**BRIEF:**
Once the line containing "Afbeelding van een Pierson gasgeneraror" is reached, copy it and every line after it exactly, to the end of the material, without pictures.

**DATASET RECORDS:**
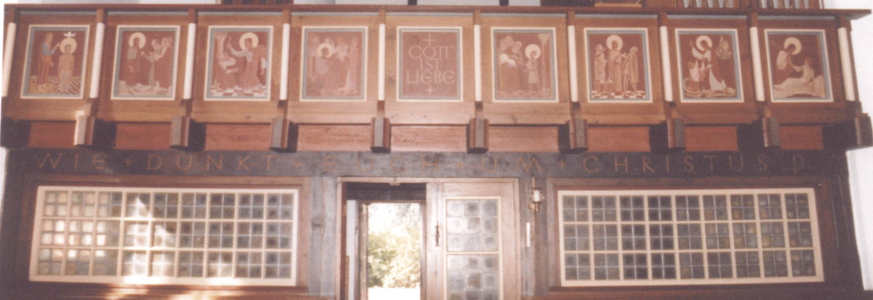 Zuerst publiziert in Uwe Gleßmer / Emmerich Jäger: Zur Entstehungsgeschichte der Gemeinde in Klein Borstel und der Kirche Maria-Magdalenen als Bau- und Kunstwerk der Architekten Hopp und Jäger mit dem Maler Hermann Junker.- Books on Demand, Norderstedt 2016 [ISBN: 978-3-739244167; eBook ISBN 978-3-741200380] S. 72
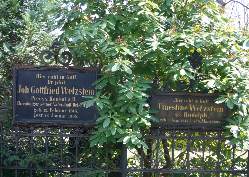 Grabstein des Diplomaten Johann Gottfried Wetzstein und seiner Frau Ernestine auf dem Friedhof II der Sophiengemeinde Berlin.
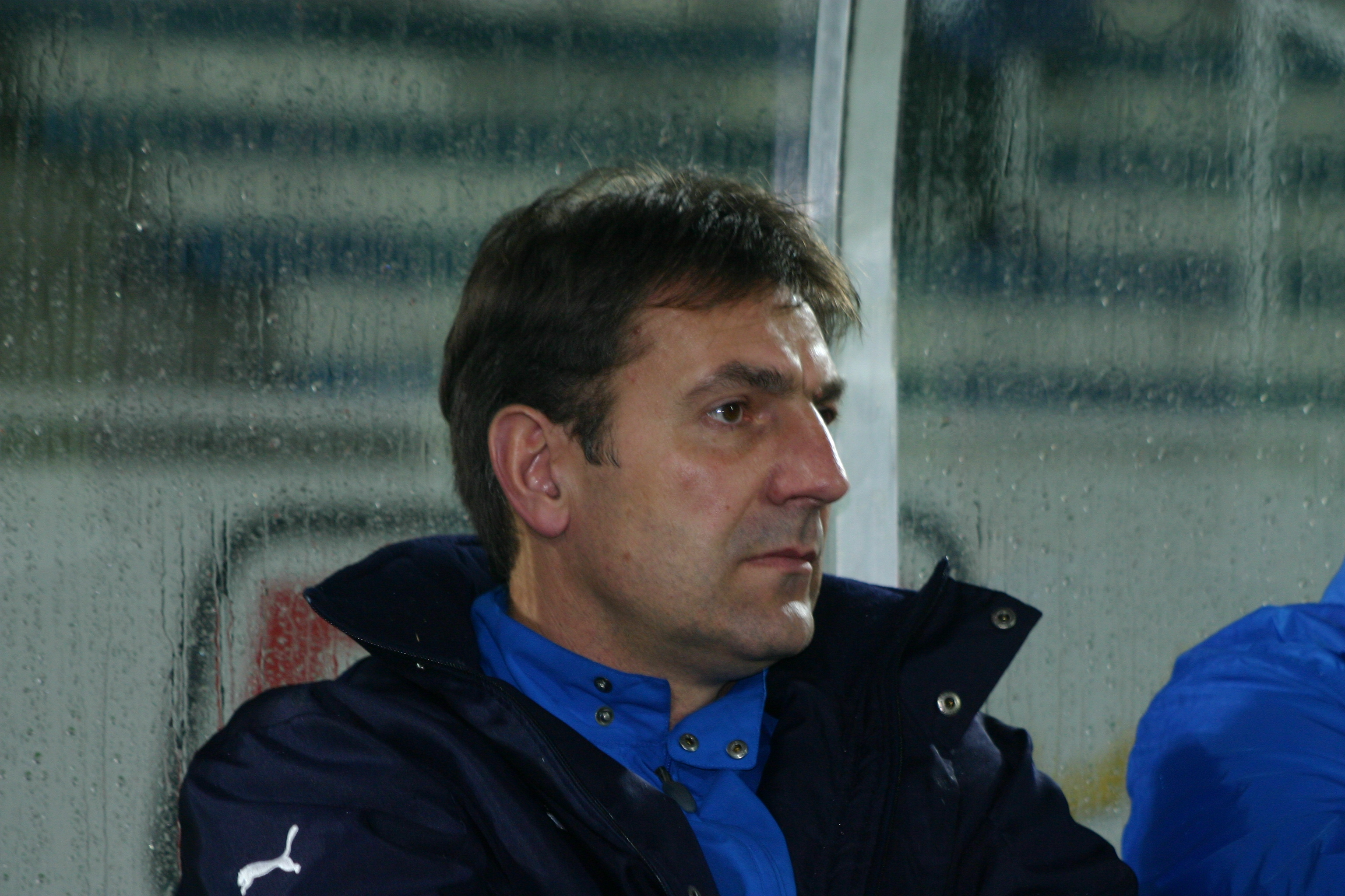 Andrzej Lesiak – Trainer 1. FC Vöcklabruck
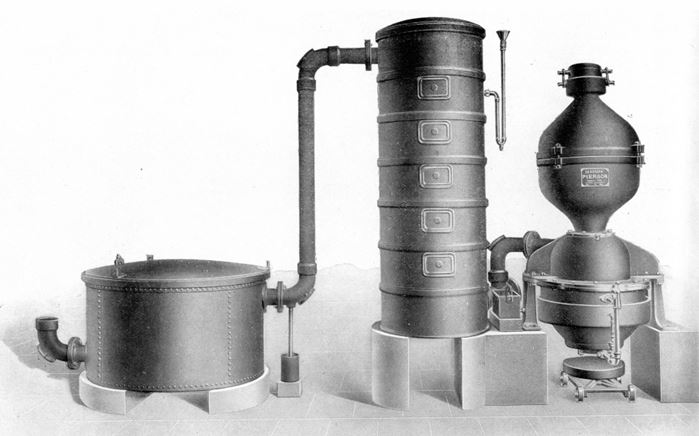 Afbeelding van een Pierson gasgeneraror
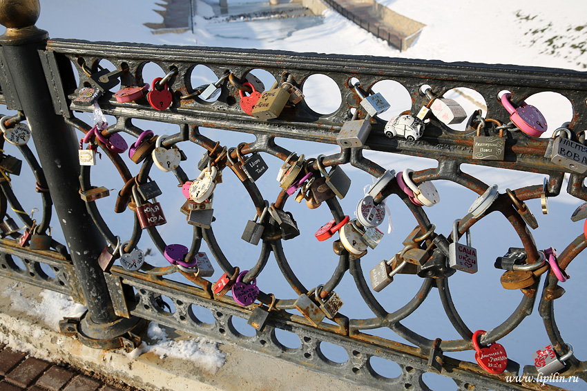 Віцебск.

**YOUR RESPONSE:**
 Afbeelding van een Pierson gasgeneraror
 Віцебск.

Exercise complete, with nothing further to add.